Now is a good time to be a Christian. Now is a good moment to open the Bible and read it. Now is a perfect and precious hour to see that God made you and has the power to take care of you, whoever you are, and that demonizing anyone based on their orthodox and therefore increasingly reviled theological convictions only means you get eaten by the wild beasts in the Colosseum a little bit after everyone else has.
And now I must go and lift heavy weights and read more books and splain my children. Have a nice day!

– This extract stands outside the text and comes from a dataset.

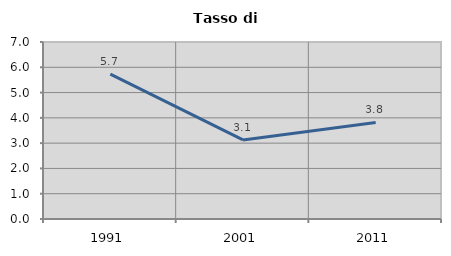
| Category | Tasso di disoccupazione   |
|---|---|
| 1991.0 | 5.732 |
| 2001.0 | 3.128 |
| 2011.0 | 3.818 |

Earnest and true words, Anne. The call to orthodoxy serves us all As from the beginning of His church, defending the truth makes a place for sinners like me to hear the gospel in all its purity and power, to be saved by a message of the weakness of God. Such ironies that gospel ministry reveals - a vulnerable incarnate God who suffers abuse and torture and who dies alone with our sin AND the vulnerable, abused, and tortured Word of God that creates new life, grants an eternal hope of life with God, forgives sin, undoes the damage done by sin. As those caught by the reality of present-but-not-yet, as those relishing the comfort and delight of the promises of God and longing for their depths as they rush to meet us, as He rushs to embrace, toss and catch us, thank you for standing guard. Thank you for submitting to the Spirit of power and love and wisdom.
Huh... I didn't remember that C4SO predated the ACNA--is that true? Seems kind of odd, but my parish was neck-deep in the Troubles and I could have easily overlooked that detail. What is it about human nature that in so many instances, especially in the church (where I pay attention) we have clergy and churches suddenly coming-to and realizing that they are leagues away from their historic doctrines and traditions, or that they mistakenly signed up for a set of beliefs and values they don't actually hold? Oops? And then responding with venom (or polite distain) that those "other people" are ignorant regressives. (To be fair, I didn't personally see that from either of these departing rectors; correct me if I'm wrong.) CS Lewis had a brilliant quote that I can never put my hands on, to the effect that clergy who find that they now sincerely and muscularly hold to beliefs different from the Mother Church are welcome to those beliefs, but that they should have the decency to get off the payroll. I'm grateful that these two churches have departed the ACNA with relative grace and alacrity. May those left behind find safe harbor close by.